No documentary evidence has been located relating to seventeenth- or eighteenth-century gardens on the site, and it is clear that any earlier gardens will have been much disturbed by later work. In a conveyance dated 9 July 1750 between Adam Martin and John Notley, the estate is described as being 180 acres including a water/corn mill, a pond, and a watercourse <3>. The Dorset Gardens Trust identify the pond in the conveyance with a pond described as a fishpond on the tithe map (1839), which shows very few trees, with pasture and meadow beyond the house and gardens <4>. The house, called ‘Seaborough House’ on the tithe map, was owned by Mr Foster Maynard. By 1875 it was owned by John Studley. A fire in 1877 led to the demolition of the house. The same year the present house (re-named Seaborough Court) was built by T Wyatt on a site to the north of the original house. The original walled kitchen garden survived, and is situated to the south west of the present house. Various pieces of ornamentation from the original house were re-used, including the porch which was removed to the West Lodge and pillars and globes to the entrance used by the West Lodge, and finials from the roof which were re-used at the entrance to the south drive.
The 1888 Ordnance Survey map shows an avenue curving from near the West Lodge to north of the present house; it is presumed to have been of elm, as the stumps of elm trees have been noted on this line. Another avenue curved from the front of the present house to the north west then swinging east to run along the northern boundary to join the road at the north-eastern corner of the rather small park around the house. An estate map (an annotated version of the 1888 Ordnance Survey map) shows a walled garden with greenhouses, with kitchen gardens to the south, the surviving stable buildings, a pond running west-east in the southern part of the grounds, south of the site of the original house. This map also shows a pheasantry north of the present house, and gardens around the house that are more extensive than today.
The 1903 Ordnance Survey map <6> shows the pond very much as it appears on the estate map. It has a sluice near the western end of the south side, and a footbridge towards the eastern end. The 1929 Ordnance Survey map <6> shows the walled garden with glasshouses, but with some internal divisions gone.

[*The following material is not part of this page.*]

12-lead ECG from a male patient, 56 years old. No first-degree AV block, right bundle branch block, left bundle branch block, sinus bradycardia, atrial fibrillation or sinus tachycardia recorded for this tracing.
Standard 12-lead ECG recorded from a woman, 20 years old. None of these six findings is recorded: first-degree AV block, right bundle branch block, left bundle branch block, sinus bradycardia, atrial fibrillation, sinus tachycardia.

In his book ‘Historic Gardens of Dorset’ <8> Timothy Mowl refers to Harold Peto having been commissioned in 1907 to work on the house and grounds of Seaborough. It should be noted that the Dorset Gardens Trust has not been able to find any documentary evidence to support the supposition that Peto was commissioned to work at Seaborough, though he had links with the property. Seaborough was owned by the Mitchell family, and Mrs Mitchell was Harold Peto’s sister. Peto is known to have visited and, stylistically, the work is very typical of his work <9>. Mowl acknowledges the uncertainty over the degree of Peto’s involvement.

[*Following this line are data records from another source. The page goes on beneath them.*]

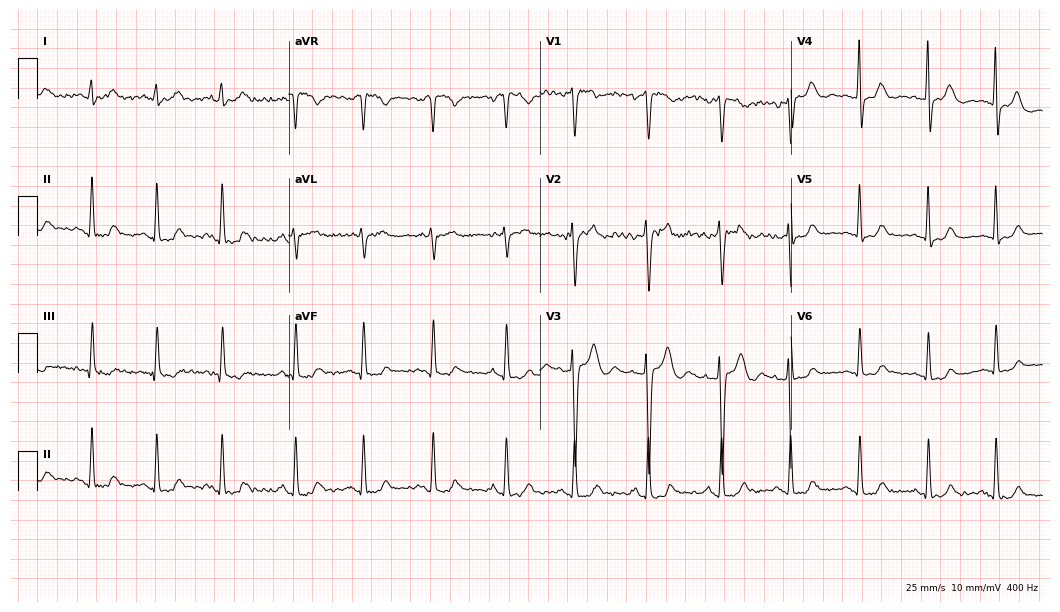
12-lead ECG from a 33-year-old woman (10.2-second recording at 400 Hz). Recorded interpretation: within normal limits.
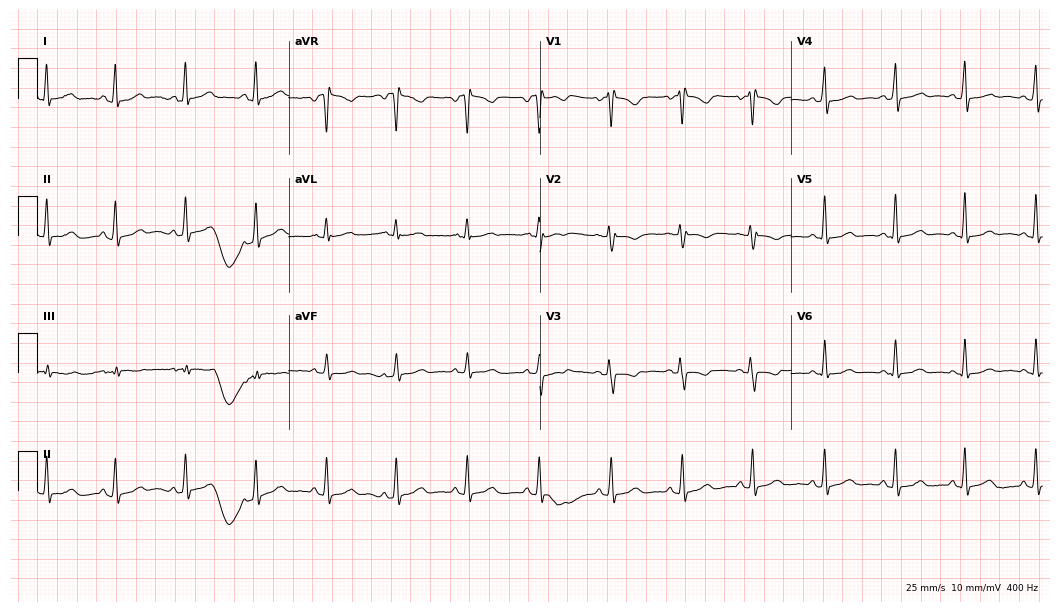
Standard 12-lead ECG recorded from a female patient, 41 years old (10.2-second recording at 400 Hz). None of these six findings is recorded: first-degree AV block, right bundle branch block (RBBB), left bundle branch block (LBBB), sinus bradycardia, atrial fibrillation (AF), sinus tachycardia.
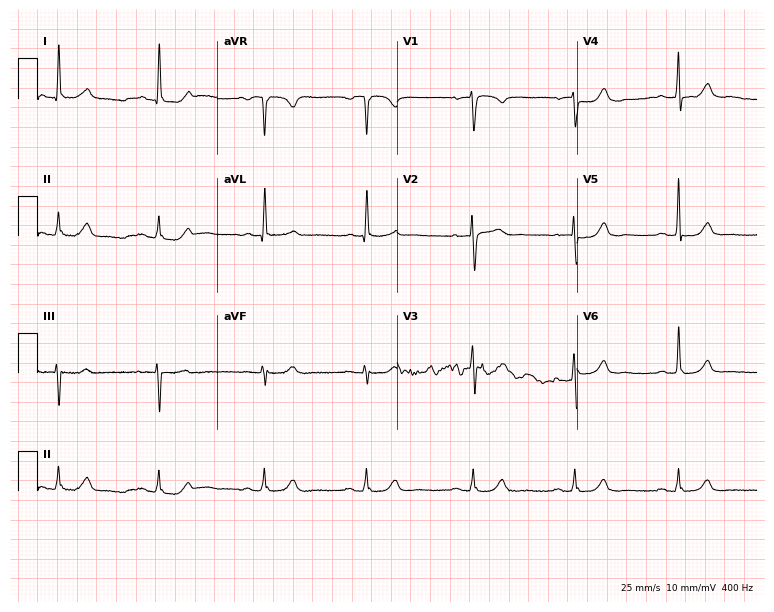
Standard 12-lead ECG recorded from a 69-year-old woman. Read as a normal ECG.
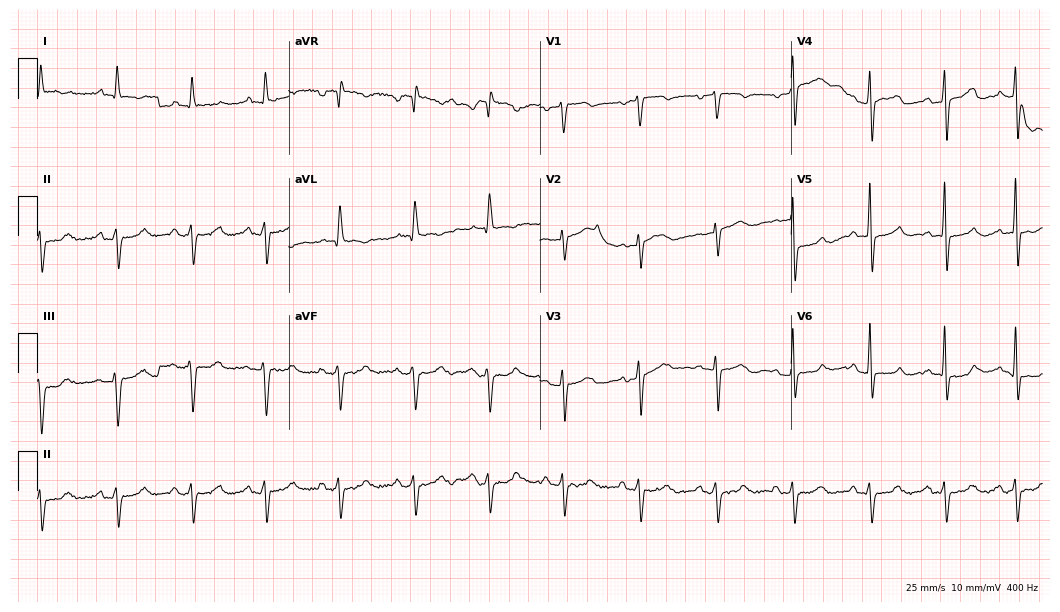
12-lead ECG from an 80-year-old male patient. Screened for six findings — first-degree AV block, right bundle branch block, left bundle branch block, sinus bradycardia, atrial fibrillation, sinus tachycardia — none is recorded.
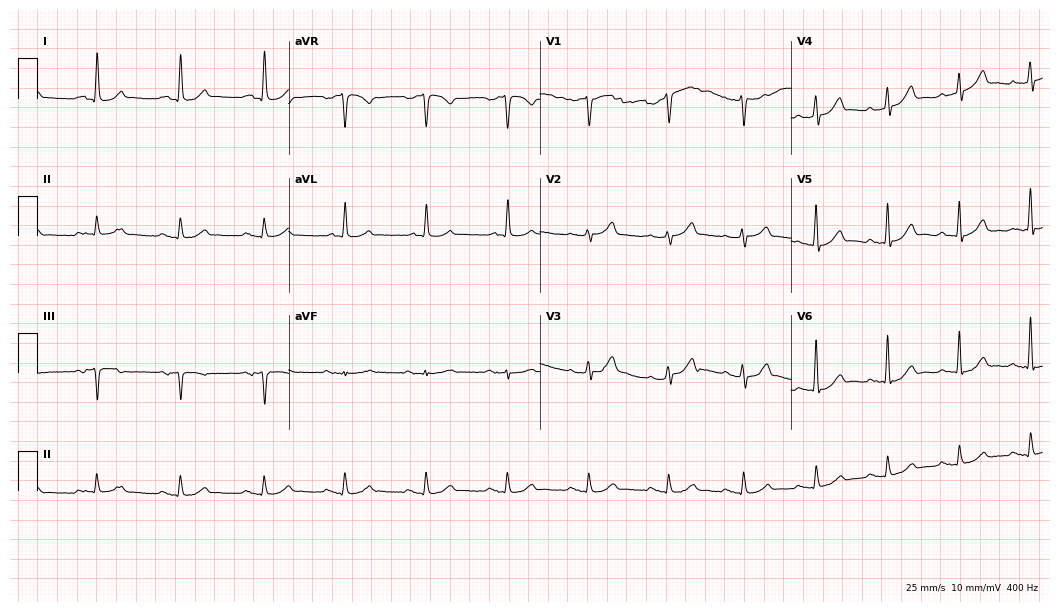
Electrocardiogram, a 68-year-old man. Overall reading on record: normal ECG.

Work attributed to Peto includes creation of a formal Italianate garden to the south west corner of the house. It appears that what had been two grass terraces on the southern side of the house were turned into more formal terraces by the addition of stone walls and step. On the upper terrace, a gravel path ran from an ornamental rectangular lily tank (small, shallow, to break up the area near the house) and stone seat at the eastern end to a conservatory/winter garden and loggia at the western end. The now roofless conservatory is situated on the southern side of the house between the south-west corner of the house and the loggia, and facing south. It has large now glass-less windows on either side of an entrance reached by a short flight of steps from the terrace on the south, with pilasters with ornamental capitals and a pierced ornamental balustrade across the top. The original conservatory/winter garden was built around 1888 (when Seaborough Court was owned by Captain R C Batley and his wife Mabel Terry-Lewis); the windows were glazed and it had a glass roof with skylight. There is a circular pond in the centre of the conservatory, where the heating ducts are visible.

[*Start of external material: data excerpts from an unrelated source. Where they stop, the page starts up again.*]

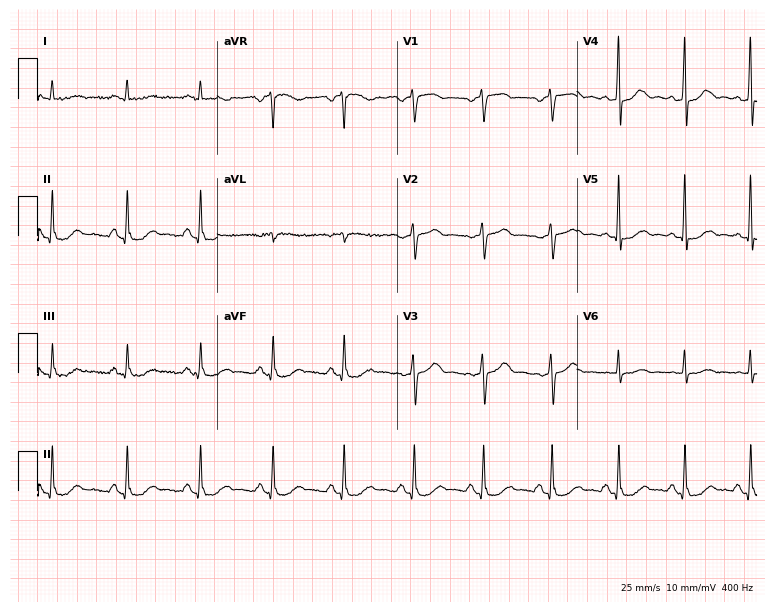
Standard 12-lead ECG recorded from a 60-year-old female (7.3-second recording at 400 Hz). None of these six findings is recorded: first-degree AV block, right bundle branch block, left bundle branch block, sinus bradycardia, atrial fibrillation, sinus tachycardia.
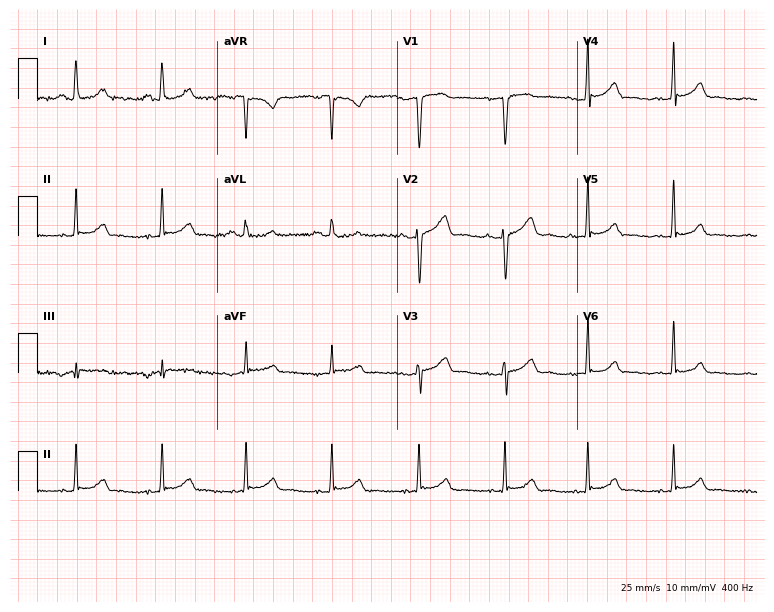
Resting 12-lead electrocardiogram (7.3-second recording at 400 Hz). Patient: a female, 39 years old. Read as a normal ECG.
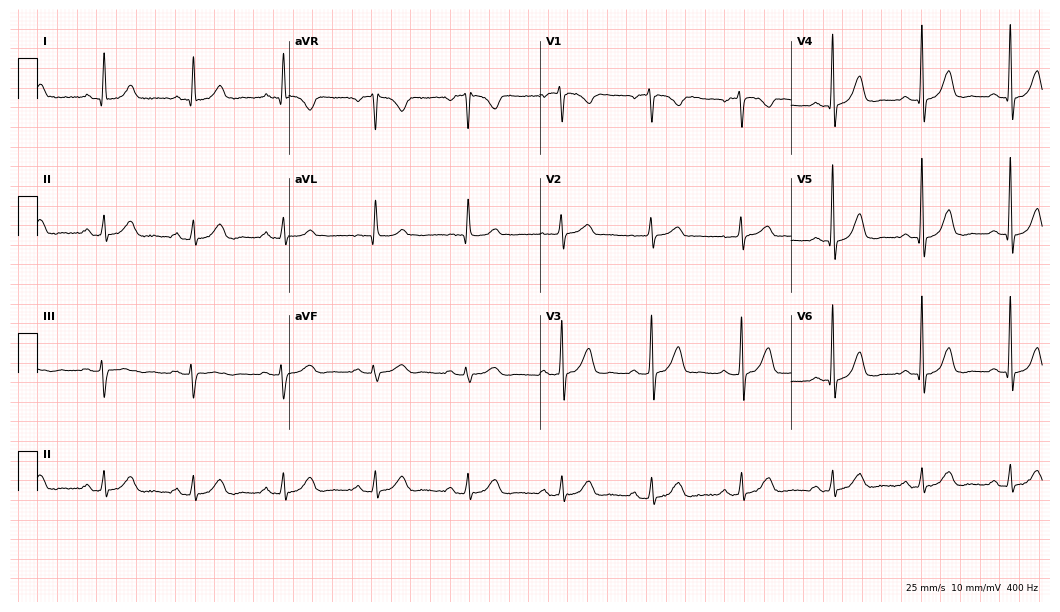
ECG (10.2-second recording at 400 Hz) — a woman, 72 years old. Labelled as a normal ECG.
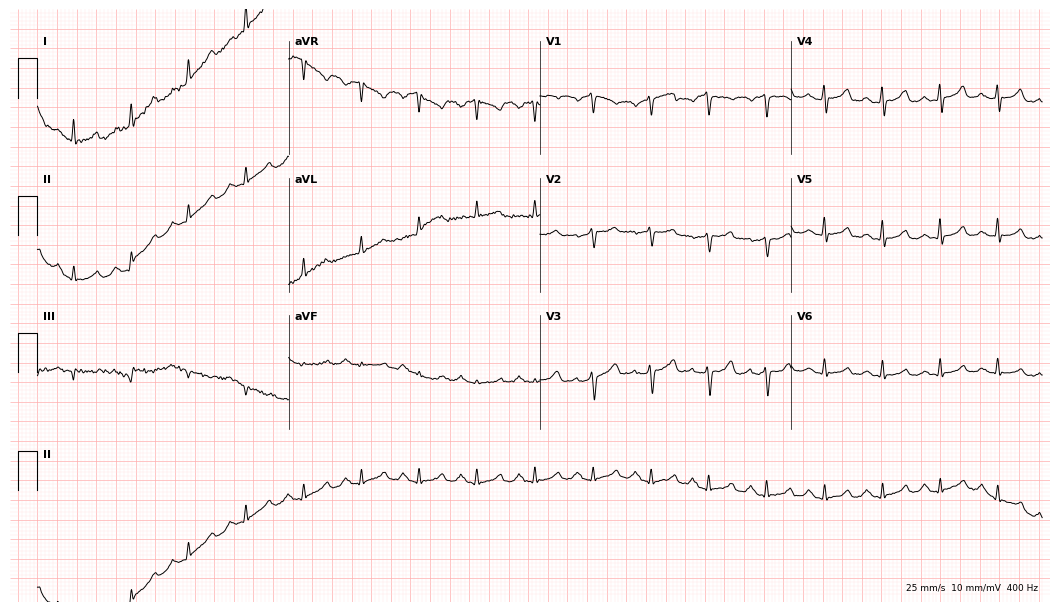
12-lead ECG (10.2-second recording at 400 Hz) from a 67-year-old woman. Findings include sinus tachycardia (a sinus rate of 100 beats per minute or more).
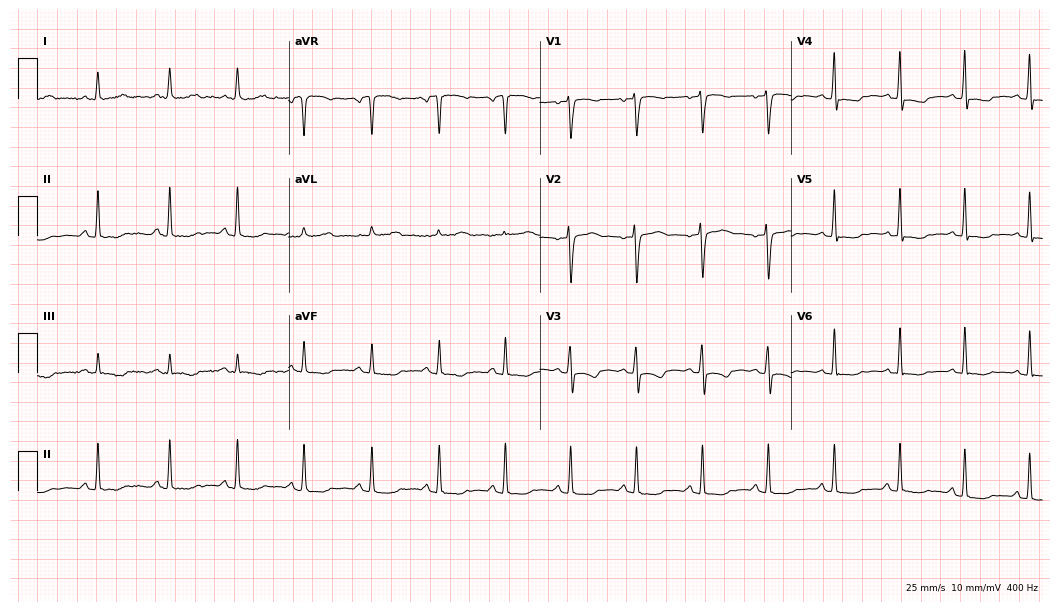
12-lead ECG from a female, 44 years old (10.2-second recording at 400 Hz). No first-degree AV block, right bundle branch block, left bundle branch block, sinus bradycardia, atrial fibrillation or sinus tachycardia recorded for this tracing.

The loggia has three arches to the south and one on its western side. The arches have simple mouldings and are supported by plain round columns. The balustrade continues across the loggia, but is solid. The loggia has undergone some restoration, with grant aid from the Dorset Gardens Trust. The back of the loggia is a curved rubble wall, with a central door leading to narrow steps down to the ‘domestic’ courtyard of the house. The Dorset Gardens Trust feel that the loggia has been created through modification of an earlier domestic building, perhaps a game larder.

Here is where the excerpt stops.